Women health care in most cases takes a back seat because of the multitude tasks she has to undertake. Amidst all hard work, and family responsibilities women needs extra care, women rarely get the time to give personal attention to their health and wellness. Keeping that in mind here are the most important things a woman can do to stay healthy.
Four Tips for Dietary Health
Alkalize : Our bodies also exist in a balance between acidity and alkalinity. What acidifies our bodies? Alcohol, drugs, nicotine, and caffeine are big culprits. We also create lactic acid when we digest meat, dairy, and very high-protein foods. The human body doesn’t like to be in an acidic state, and it works overtime to compensate. The good news is that alkaline foods immediately help to stabilize and alkalize our bodies. Well, they include vegetables, sprouts, low-sugar fruits, legumes, and certain grains (spelt, quinoa, and millet in particular).
Eat for Your Bones : Many women don't get enough calcium—which helps prevent osteoporosis—through diet alone. Women ages 19 to 50 should get 1,000 milligrams or eat three to four servings of foods high in the mineral (taken with vitamin D for absorption) daily.
Boost your mood with exercise : Exercise has a host of health benefits and can lower your risk of heart disease, diabetes, arthritis, and other conditions. But the best news is that it can improve your mood. One study found that for depressed people, exercise was as effective as antidepressant medication.
Stop Fearing Fats: Especially women with histories of chronic dieting–tend to be pretty fat-phobic. Don’t be! Healthy fats help our nerves, eyes, and immune systems. Our brain is composed of 60% fats, and our hearts are regulated by them. They’re known to help prevent cholesterol, and they’re especially important for fertility and fetal brain development. Sources can be - Almonds, Coconut, Olives, Walnuts, Sunflower Seeds, and Avocados.
Four Tips for Mind, Body, and Soul
Stay connected: Having a good network of friends and family is associated with greater longevity, and loneliness is associated with a greater risk of heart disease.
Have some fun in the sun: Just 15 to 20 minutes of sunlight exposure each day can supply your daily need for vitamin D. Getting a sufficient amount of vitamin D may ward off diabetes, heart attacks, heart failure, high blood pressure, heart disease, and maybe even the common cold.

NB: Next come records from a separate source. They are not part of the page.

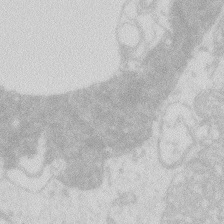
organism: Zebrafish
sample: Macrophage
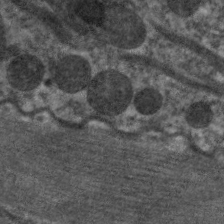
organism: C. elegans
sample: Pharynx
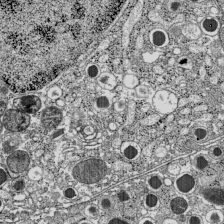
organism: C57BL Mouse
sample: Pancreatic islet
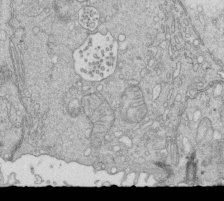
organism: Mouse
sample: Multiciliated cells
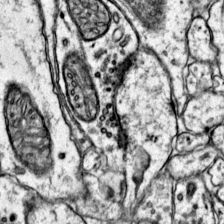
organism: Mouse
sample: Primary visual cortex
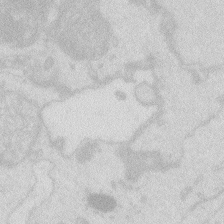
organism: Zebrafish
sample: Macrophage
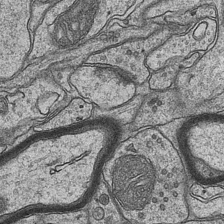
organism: Mouse
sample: CA1 Hippocampus
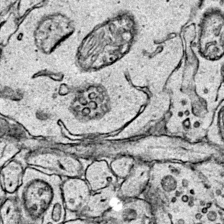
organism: Mouse
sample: Primary visual cortex
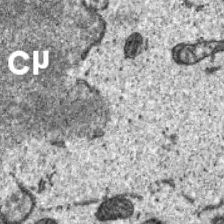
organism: Human
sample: HeLa cells
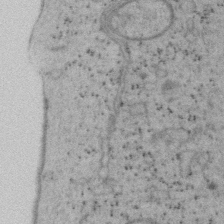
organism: Human
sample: HeLa cells
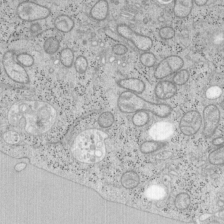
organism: Mouse
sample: OT-I killer T cells with ID8 ovarian cancer cells
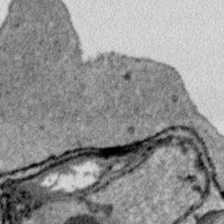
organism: Plasmodium falciparum
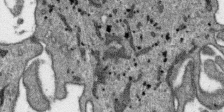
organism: Human
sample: Lung epithelial cells, uninfected (mock) control
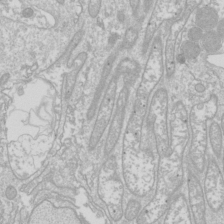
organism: Drosophila
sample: Cell division; meiosis; drosophila spermatocytes
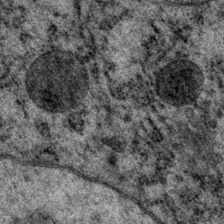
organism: P. pacificus
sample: Pharynx
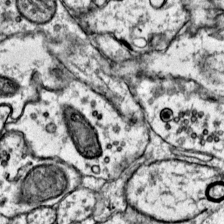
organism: Mouse
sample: Primary visual cortex
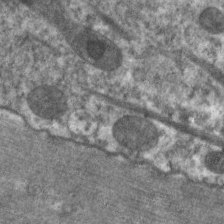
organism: C. elegans
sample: Pharynx
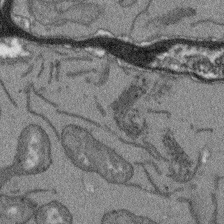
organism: Arabidopsis thaliana
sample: Root tip
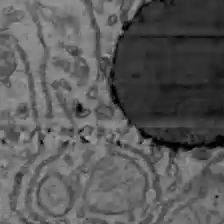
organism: C57BL Mouse
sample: Liver
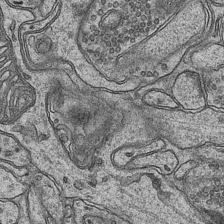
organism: Mouse
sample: CA1 Hippocampus
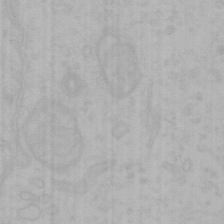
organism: Mouse
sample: Choroid plexus
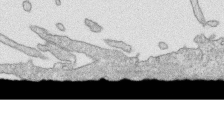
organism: Human
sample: HeLa cell HIV synapse
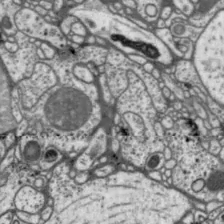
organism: Drosophila
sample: Protocerebral bridge
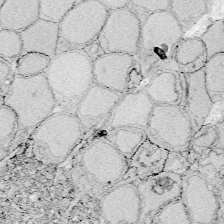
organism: Zebrafish
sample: Whole-Brain
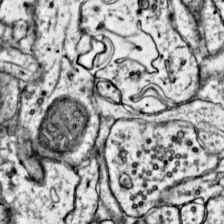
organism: Mouse
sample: Primary visual cortex
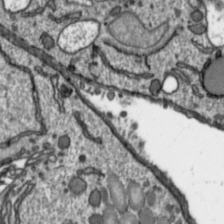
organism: Toxoplasma gondii
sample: Parasites in a vacuole inside a host cell
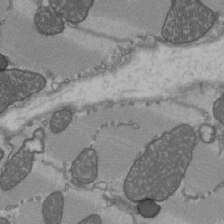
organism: C57BL Mouse
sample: Heart
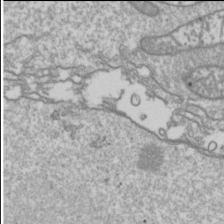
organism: Drosophila
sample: Cell division; meiosis; drosophila spermatocytes
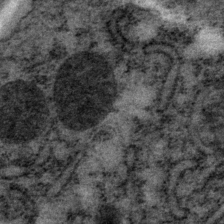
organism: P. pacificus
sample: Pharynx
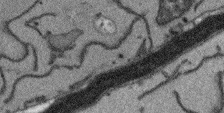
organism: Arabidopsis thaliana
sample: Root tip
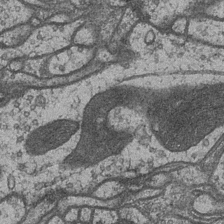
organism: Drosophila
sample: Optic medulla
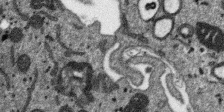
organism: Human
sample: Lung epithelial cells infected with SARS-CoV-2
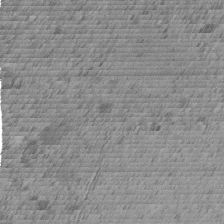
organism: C. elegans
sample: C. elegans embryo early stage
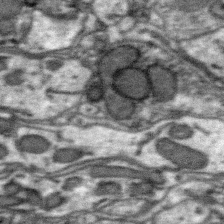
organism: Zebra finch
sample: Brain
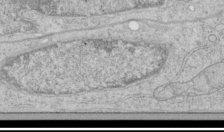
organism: Human
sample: Mitochondria in HCT116 cells
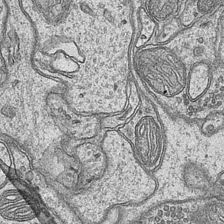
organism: Mouse
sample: CA1 Hippocampus
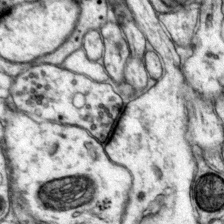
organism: Mouse
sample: Primary visual cortex
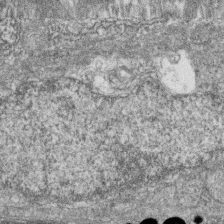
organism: Zebrafish
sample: Cilia; retinal pigment epithelium
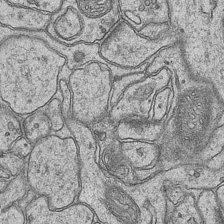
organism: Mouse
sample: CA1 Hippocampus
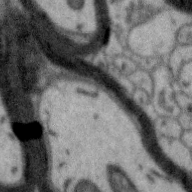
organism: Zebra finch
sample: Brain
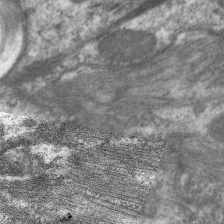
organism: C. elegans
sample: Pharynx
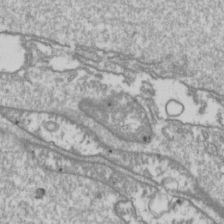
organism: Drosophila
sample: Cell division; meiosis; drosophila spermatocytes
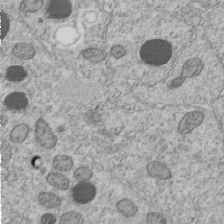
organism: C. elegans
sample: C. elegans embryo early stage
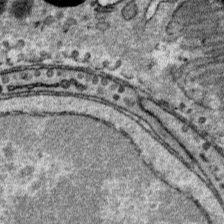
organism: Mouse
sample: Mouse Salivary gland
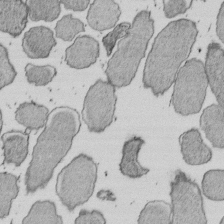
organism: E. coli
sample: Bacterial nucleoid
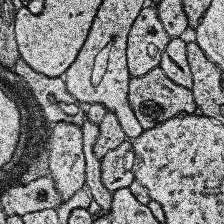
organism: Human
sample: Temporal Lobe
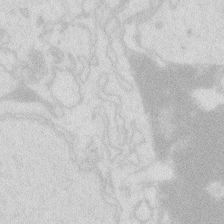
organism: Zebrafish
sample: Macrophage
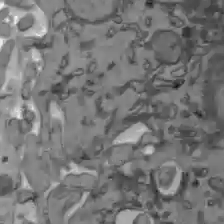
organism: C57BL Mouse
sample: Liver
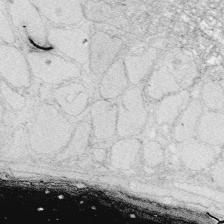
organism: Zebrafish
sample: Whole-Brain
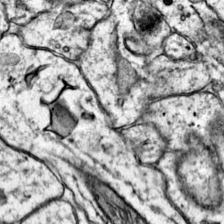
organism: Mouse
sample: Primary visual cortex
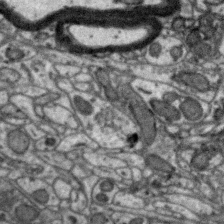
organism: Zebra finch
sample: Brain
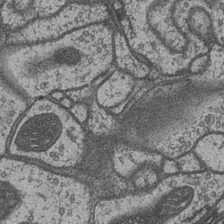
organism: Drosophila
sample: Optic medulla
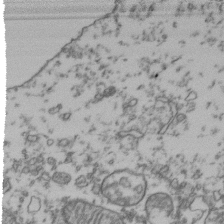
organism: Human
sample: Activated Jurkat CD4+ T cells
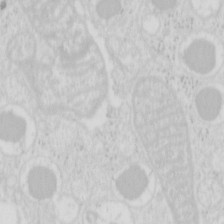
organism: Mouse
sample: Pancreas
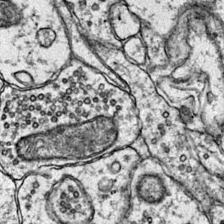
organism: Mouse
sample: Primary visual cortex
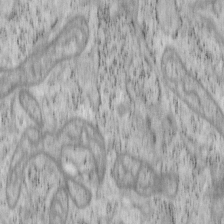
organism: Human
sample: HeLa cells
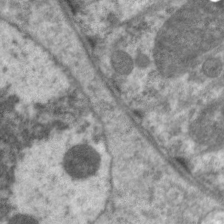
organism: C. elegans
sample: Pharynx
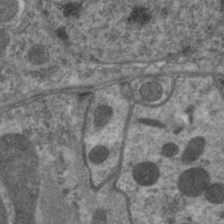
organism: C. elegans
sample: Pharynx
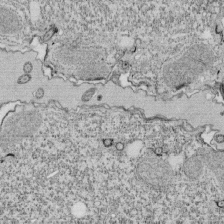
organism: Tetrahymena
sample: Cilia in tetrahymena
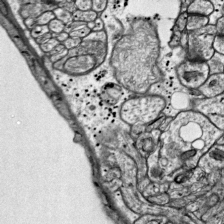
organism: Mouse
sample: Visual Cortex
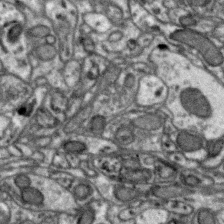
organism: Zebra finch
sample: Brain
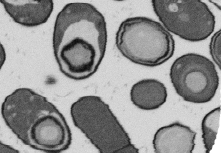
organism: B. subtilis
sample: Bacterial spore
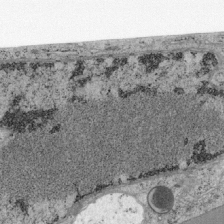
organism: Human
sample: HeLa cells
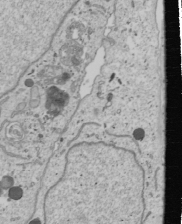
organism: Human
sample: Mitochondria in U2OS cells
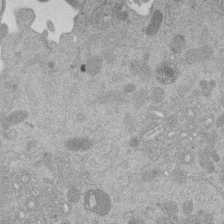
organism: Mouse
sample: Dividing mouse embryo 1 cell stage
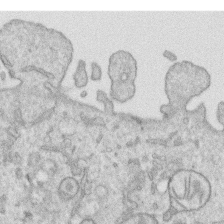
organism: Human
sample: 1205lu cells
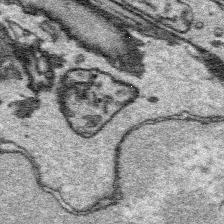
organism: Platynereis dumerilii
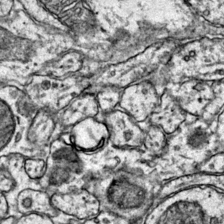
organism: Mouse
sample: Primary visual cortex
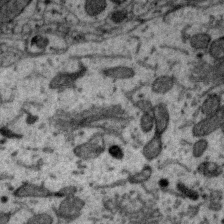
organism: Zebra finch
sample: Brain
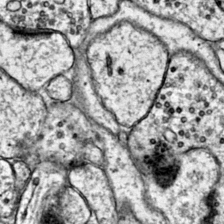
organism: Mouse
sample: Primary visual cortex
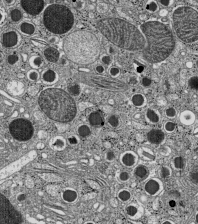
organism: C57BL Mouse
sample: Pancreatic islet
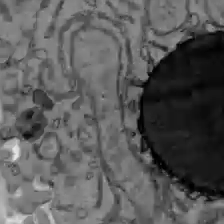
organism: C57BL Mouse
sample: Liver
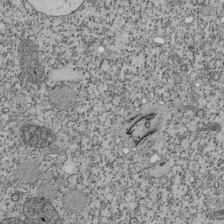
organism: Tetrahymena
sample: Cilia in tetrahymena
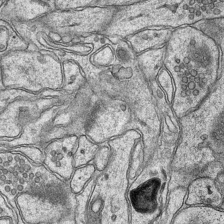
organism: Mouse
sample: CA1 Hippocampus
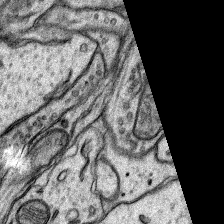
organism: Rat
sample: Hippocampus
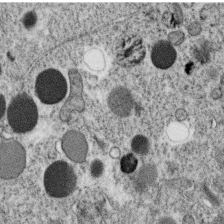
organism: C. elegans
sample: C. elegans oocyte; sperm cells
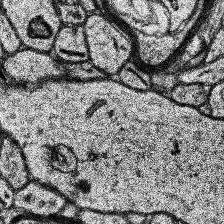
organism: Human
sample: Temporal Lobe
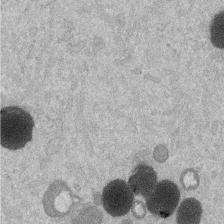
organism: Mouse
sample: Dividing mouse embryo 1 cell stage
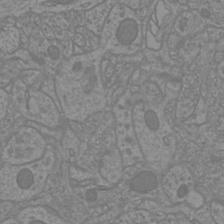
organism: Mouse
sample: Cortical neurons
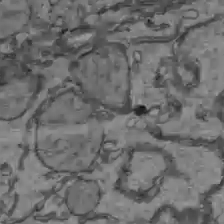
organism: C57BL Mouse
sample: Liver
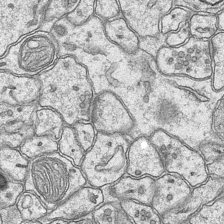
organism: Mouse
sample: CA1 Hippocampus
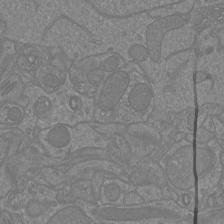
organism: Mouse
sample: Cortical neurons
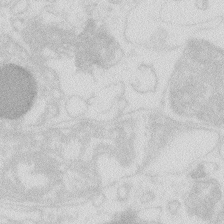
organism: Zebrafish
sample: Macrophage
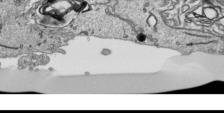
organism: Human
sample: Mitochondria in HCT116 cells
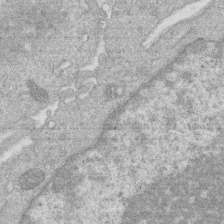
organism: Human
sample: Macrophage cells
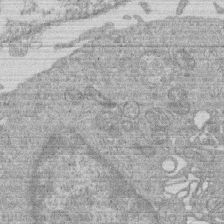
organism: Human
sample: Macrophage cells
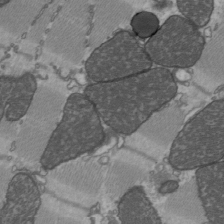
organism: C57BL Mouse
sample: Heart
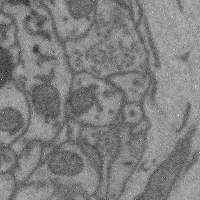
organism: Mouse
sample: Cerebral cortex
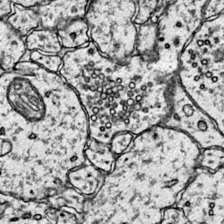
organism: Mouse
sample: Primary visual cortex
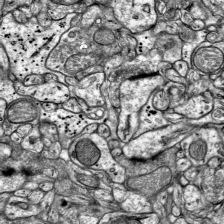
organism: Mouse
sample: Visual Cortex
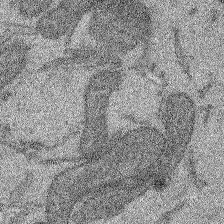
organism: Human
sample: HeLa cells
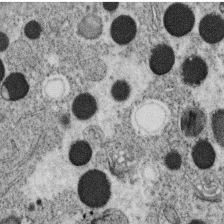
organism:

Control your stress: Stress is not only unpleasant, but it may also harm your health by boosting inflammation in the body and raising your risk of heart disease. Carve out time for solitary walks, little beauty treatments, reading, music, catching up with friends, and other forms of self-focused activity.
Make sleep a priority : Sleep may be last on your list, but it might be time to move it up. New research suggests that a lack of sleep may disturb blood-sugar control and increase the risk of type 2 diabetes. Respect the z's!